**Dataset section:**
★ ★ ★ ★ ★

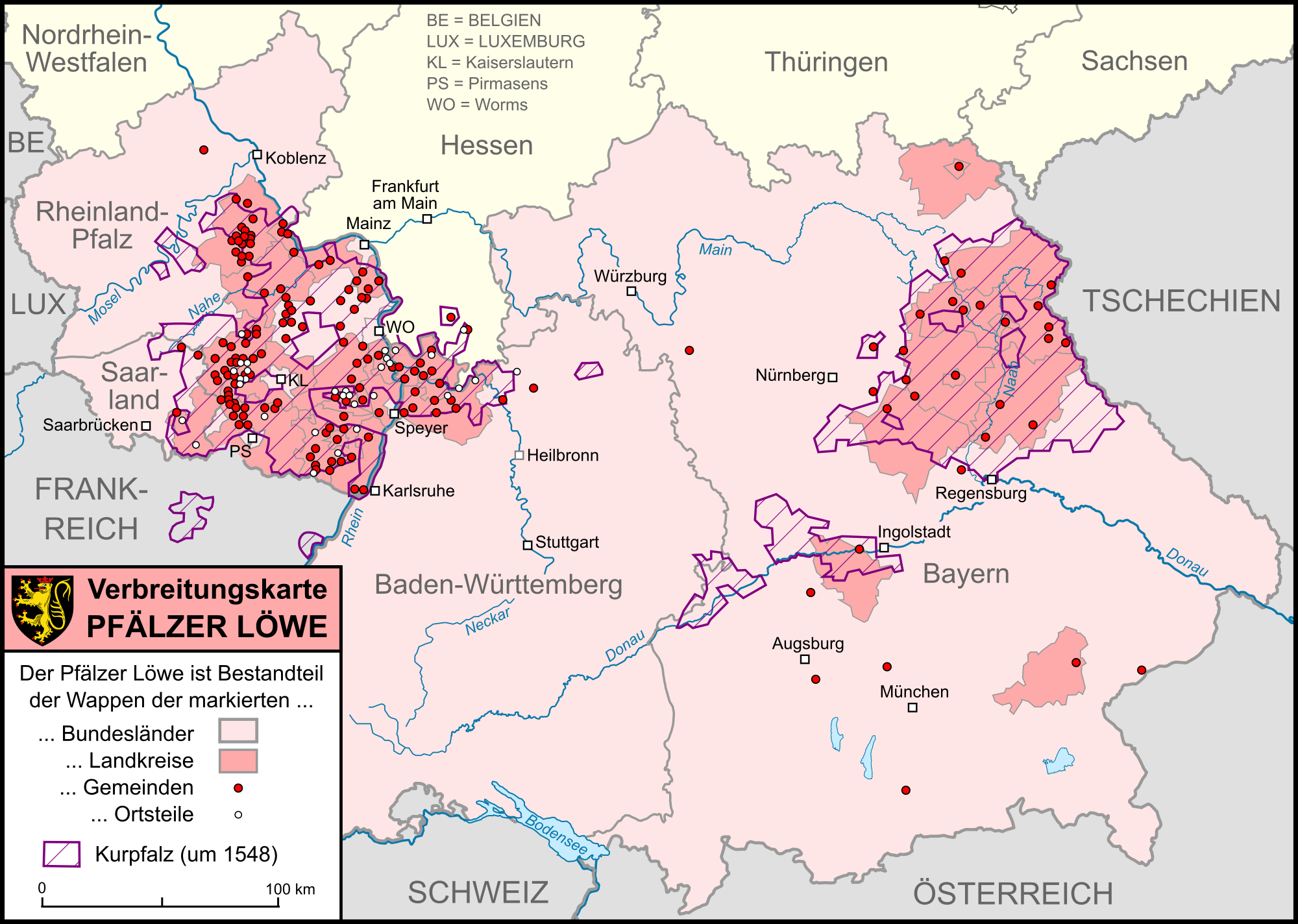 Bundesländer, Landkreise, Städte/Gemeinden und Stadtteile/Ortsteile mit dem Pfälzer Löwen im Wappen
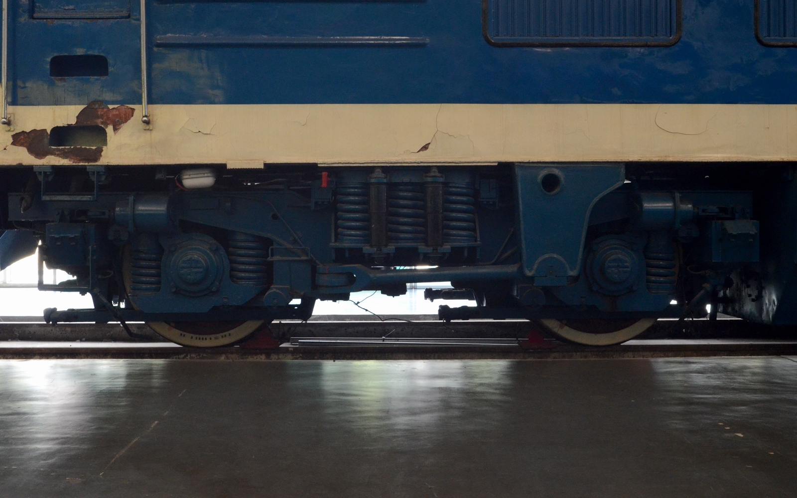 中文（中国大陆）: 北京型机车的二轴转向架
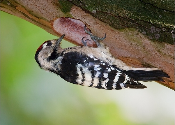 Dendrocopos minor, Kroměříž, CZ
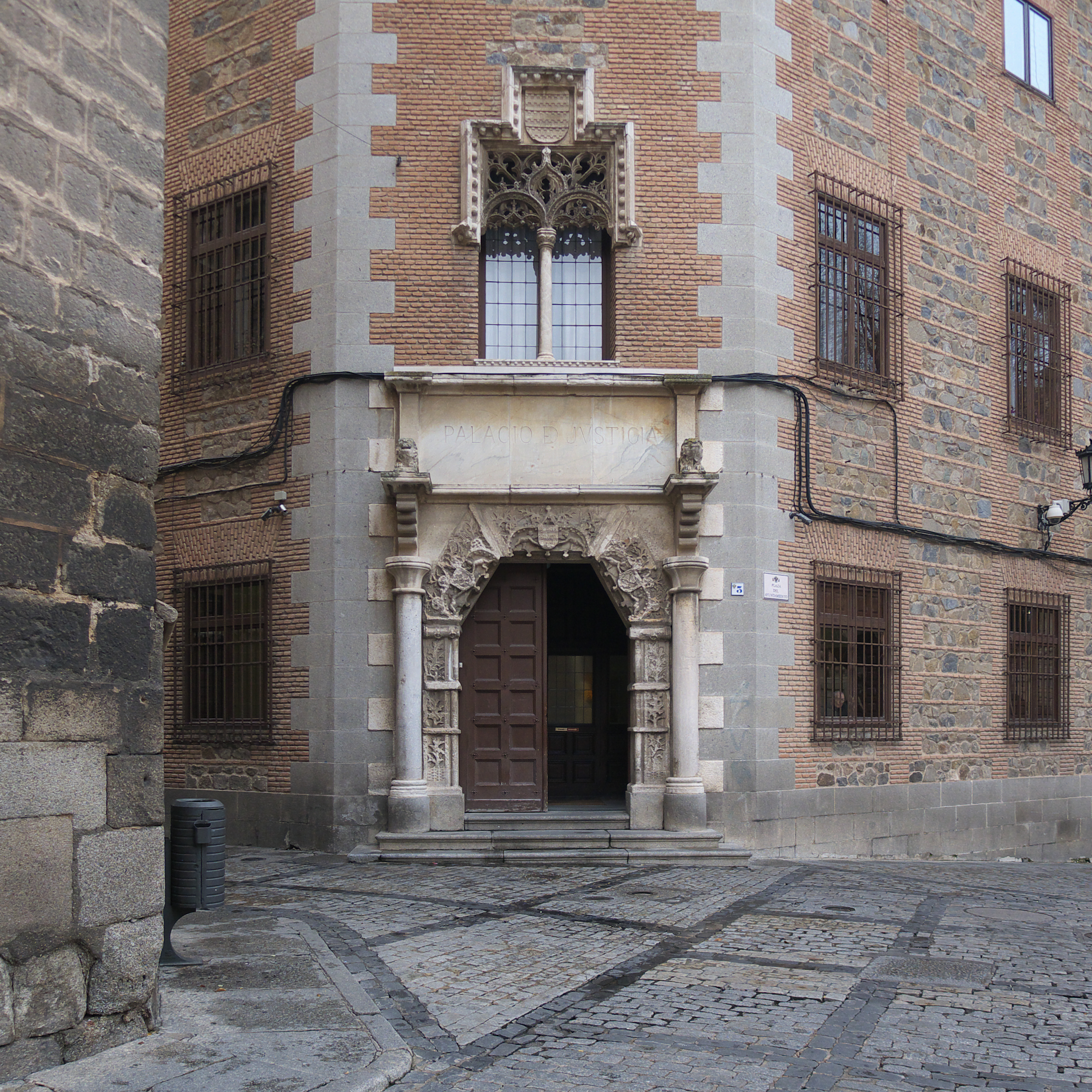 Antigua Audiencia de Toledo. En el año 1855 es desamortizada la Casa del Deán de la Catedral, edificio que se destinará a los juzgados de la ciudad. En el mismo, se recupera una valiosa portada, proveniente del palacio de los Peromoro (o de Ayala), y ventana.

★ ★ ★ ★ ★

**About this task:**
Could you retype exactly the lines running from the one with "中文（中国大陆）: 北京型机车的二轴转向架" to the end of the material above, pictures omitted?

**Exercise result:**
 中文（中国大陆）: 北京型机车的二轴转向架
 Dendrocopos minor, Kroměříž, CZ
 Antigua Audiencia de Toledo. En el año 1855 es desamortizada la Casa del Deán de la Catedral, edificio que se destinará a los juzgados de la ciudad. En el mismo, se recupera una valiosa portada, proveniente del palacio de los Peromoro (o de Ayala), y ventana.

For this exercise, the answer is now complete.